According to such an N ₂ pressurization method, the pulsation immediately after opening the air operation valve 84 causes the conical nozzle 22
The flow rate of the solvent from the resist changed, and the cutting state of the resist was extremely deteriorated. In this regard, according to the metering pump system shown in FIG. 5, the pulsation of the solvent is eliminated by the constant speed movement of the piston 72, so that a good resist removal state can be realized. Furthermore, in the N ₂ pressurization method, since the pressurized solvent is shut by the air operation valve 84,
Air operation valve 84, sack bag valve 86
When the is opened, the solvent in the suck back valve 86 is first discharged, and the solvent that has been shut by the air operation valve 84 at this time becomes the suck back valve.
86, the solvent was extruded, the solvent was pushed onto the wafer 2 twice, and the solvent was in an extremely unstable state. In this regard, according to the metering pump system shown in FIG. 5, the above-mentioned adverse effects do not occur at all, and a stable discharge state can be always realized even in the case of a small flow rate discharge of the solvent.

The present invention is not limited to the above embodiment,
Various modifications can be made within the scope of the present invention.

[Effects of the Invention] According to the present invention, it is possible to easily exchange a nozzle tip between the nozzle tip accommodating section and the side rinse nozzle of the liquid processing section. The transfer device is placed in front of the liquid processing unit, side by side.
The operability of the apparatus can be satisfactorily maintained by the layout in which the nozzle tip housing section having a low operation rate is arranged behind the liquid processing section.

[Brief description of the drawings]

FIG. 1 is a schematic cross-sectional view of a coater device to which the present invention is applied, FIG. 2 is a schematic cross-sectional view showing one embodiment of a nozzle tip as a main part of the present invention, and FIG. FIG. 4 is a schematic explanatory view showing the outline, FIG. 4 is a schematic explanatory view showing a nozzle tip attaching / detaching portion, FIG. 5 is a schematic explanatory view showing an embodiment in which a metering pump is used as a solvent discharge driving means, and FIG. FIG. 4 is a schematic explanatory view showing an embodiment in which an N ₂ pressurizing method is adopted as a solvent discharge driving unit. 2 ... Workpiece, 18 ... Side rinse nozzle, 20 ... Solvent discharge pipe, 22 ... Nozzle tip (conical nozzle), 54 ... Storage cassette.
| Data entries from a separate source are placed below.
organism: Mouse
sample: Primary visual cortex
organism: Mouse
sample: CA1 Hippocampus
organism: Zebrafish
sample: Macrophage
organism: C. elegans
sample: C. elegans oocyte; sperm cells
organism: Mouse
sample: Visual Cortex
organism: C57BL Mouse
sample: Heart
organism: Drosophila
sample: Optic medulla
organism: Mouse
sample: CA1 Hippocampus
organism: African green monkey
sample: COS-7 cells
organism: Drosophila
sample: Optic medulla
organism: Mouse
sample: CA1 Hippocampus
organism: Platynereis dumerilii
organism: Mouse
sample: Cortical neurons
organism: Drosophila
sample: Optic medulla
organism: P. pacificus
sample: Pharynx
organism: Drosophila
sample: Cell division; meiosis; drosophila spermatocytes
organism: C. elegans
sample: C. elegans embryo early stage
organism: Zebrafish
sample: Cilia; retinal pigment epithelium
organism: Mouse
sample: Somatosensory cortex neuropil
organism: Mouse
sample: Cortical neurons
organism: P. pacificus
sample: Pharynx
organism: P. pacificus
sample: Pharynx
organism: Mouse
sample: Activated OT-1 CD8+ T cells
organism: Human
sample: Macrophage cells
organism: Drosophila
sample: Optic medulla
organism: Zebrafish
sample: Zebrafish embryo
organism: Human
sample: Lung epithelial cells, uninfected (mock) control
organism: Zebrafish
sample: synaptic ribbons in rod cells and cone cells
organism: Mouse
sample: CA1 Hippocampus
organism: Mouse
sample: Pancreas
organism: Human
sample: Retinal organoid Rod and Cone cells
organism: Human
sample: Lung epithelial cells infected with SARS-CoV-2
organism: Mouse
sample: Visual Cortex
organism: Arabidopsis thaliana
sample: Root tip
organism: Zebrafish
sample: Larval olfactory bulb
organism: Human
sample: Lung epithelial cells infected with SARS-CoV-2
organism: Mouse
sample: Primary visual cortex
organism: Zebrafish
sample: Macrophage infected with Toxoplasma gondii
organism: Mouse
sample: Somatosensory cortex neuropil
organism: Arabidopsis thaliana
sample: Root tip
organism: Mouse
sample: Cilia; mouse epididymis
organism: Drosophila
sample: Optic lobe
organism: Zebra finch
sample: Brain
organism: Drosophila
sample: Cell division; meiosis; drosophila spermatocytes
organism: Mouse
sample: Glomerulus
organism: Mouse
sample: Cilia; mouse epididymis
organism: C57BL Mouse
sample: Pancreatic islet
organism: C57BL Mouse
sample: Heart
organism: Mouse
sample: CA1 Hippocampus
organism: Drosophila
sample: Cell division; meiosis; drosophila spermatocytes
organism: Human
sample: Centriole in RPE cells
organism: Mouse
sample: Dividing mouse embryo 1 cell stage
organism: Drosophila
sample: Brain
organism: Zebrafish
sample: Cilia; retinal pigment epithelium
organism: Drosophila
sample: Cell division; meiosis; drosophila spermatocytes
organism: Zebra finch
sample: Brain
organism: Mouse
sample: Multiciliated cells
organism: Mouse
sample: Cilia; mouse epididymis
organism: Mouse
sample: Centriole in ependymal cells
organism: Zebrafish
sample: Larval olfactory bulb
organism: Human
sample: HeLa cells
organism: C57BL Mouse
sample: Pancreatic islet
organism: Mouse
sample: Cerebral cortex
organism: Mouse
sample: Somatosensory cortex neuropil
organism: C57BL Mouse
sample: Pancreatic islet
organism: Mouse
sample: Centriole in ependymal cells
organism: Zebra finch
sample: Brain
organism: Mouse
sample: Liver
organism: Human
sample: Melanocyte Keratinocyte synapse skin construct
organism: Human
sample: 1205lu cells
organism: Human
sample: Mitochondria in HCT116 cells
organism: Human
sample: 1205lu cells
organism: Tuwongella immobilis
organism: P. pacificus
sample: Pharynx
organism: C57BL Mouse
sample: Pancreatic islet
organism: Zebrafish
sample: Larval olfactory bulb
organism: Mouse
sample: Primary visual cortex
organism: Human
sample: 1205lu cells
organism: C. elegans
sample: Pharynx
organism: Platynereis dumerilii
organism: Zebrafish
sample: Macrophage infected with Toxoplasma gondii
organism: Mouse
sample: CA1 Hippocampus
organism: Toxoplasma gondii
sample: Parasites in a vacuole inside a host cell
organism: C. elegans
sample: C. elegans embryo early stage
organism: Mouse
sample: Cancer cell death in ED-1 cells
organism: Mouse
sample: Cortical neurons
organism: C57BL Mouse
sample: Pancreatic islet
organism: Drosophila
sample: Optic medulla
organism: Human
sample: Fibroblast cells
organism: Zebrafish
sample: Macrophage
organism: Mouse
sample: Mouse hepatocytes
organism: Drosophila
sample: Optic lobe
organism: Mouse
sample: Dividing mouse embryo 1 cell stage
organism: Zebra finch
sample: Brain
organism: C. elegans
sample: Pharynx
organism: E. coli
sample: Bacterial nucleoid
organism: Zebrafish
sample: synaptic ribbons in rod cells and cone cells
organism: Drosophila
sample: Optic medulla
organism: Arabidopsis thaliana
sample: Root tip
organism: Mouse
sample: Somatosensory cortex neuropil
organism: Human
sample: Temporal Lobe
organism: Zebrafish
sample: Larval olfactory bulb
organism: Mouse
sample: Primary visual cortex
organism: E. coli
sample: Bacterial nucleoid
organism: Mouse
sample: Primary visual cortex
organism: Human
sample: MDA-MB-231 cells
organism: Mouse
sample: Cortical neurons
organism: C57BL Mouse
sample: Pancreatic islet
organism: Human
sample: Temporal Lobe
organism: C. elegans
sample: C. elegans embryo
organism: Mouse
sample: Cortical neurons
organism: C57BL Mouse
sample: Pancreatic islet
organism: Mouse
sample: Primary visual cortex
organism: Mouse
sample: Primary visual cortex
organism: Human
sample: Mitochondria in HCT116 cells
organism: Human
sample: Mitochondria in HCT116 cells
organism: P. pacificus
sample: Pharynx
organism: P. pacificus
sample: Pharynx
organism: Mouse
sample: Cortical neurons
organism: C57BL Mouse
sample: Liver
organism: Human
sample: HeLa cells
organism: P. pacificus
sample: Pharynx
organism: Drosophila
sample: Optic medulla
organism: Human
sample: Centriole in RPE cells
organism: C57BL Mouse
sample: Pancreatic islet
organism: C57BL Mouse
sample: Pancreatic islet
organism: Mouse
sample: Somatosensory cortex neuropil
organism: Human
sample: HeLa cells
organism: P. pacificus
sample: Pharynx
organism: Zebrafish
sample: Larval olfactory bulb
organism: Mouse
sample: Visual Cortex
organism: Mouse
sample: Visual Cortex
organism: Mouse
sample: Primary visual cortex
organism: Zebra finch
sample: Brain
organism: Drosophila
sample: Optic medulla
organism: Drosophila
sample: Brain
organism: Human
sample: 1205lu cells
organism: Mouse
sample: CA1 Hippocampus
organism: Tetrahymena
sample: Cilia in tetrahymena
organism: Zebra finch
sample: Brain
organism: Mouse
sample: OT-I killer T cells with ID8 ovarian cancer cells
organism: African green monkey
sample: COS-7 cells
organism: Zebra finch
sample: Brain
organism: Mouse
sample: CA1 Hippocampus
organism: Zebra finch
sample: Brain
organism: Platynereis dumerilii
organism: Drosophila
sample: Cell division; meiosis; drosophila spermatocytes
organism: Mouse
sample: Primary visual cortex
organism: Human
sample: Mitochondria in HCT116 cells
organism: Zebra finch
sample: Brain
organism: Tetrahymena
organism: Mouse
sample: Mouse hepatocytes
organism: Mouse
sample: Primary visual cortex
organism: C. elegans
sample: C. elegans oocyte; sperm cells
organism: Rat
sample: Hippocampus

──────────────────────────────────────────────────続 き Continuation of the front page (56) References JP-A-63-133630 (JP, A) JP-A-2-113255 (JP, A) JP-A-60-9224 (JP, U) (58) Survey Field (Int.Cl. ⁶ , DB name) H01L 21/027

Claims (3)

(57) [Claims] After forming a resist film on a substrate to be processed,
A liquid processing section for rotating the substrate to supply a solvent to the peripheral portion of the substrate to remove the resist; a cassette disposed on both sides of the liquid processing section to respectively accommodate the substrate to be processed; the cassette and the liquid; Two transfer devices for transferring the substrate to be processed to and from a processing unit; and a nozzle chip storage unit disposed behind the liquid processing unit and storing a plurality of nozzle chips used for discharging the solvent. The liquid processing unit has a side rinse nozzle mounted with one nozzle tip and moved between a position above the substrate to be processed and a standby position, and the nozzle chip storage unit has one nozzle. A liquid processing apparatus comprising a handling arm for transferring chips to the side rinse nozzle. 2. The liquid processing section according to claim 1, wherein the liquid processing section has a rotating section for rotating the substrate to be processed, and the side rinse nozzle is provided between the rotating section and the nozzle chip accommodating section. A liquid processing apparatus characterized by being waited at a position. 3. The side rinse nozzle according to claim 1, wherein the side rinse nozzle comprises: a latch for holding the nozzle tip; an urging member for urging the latch to a holding state; An opening drive member for opening the latch against a biasing force.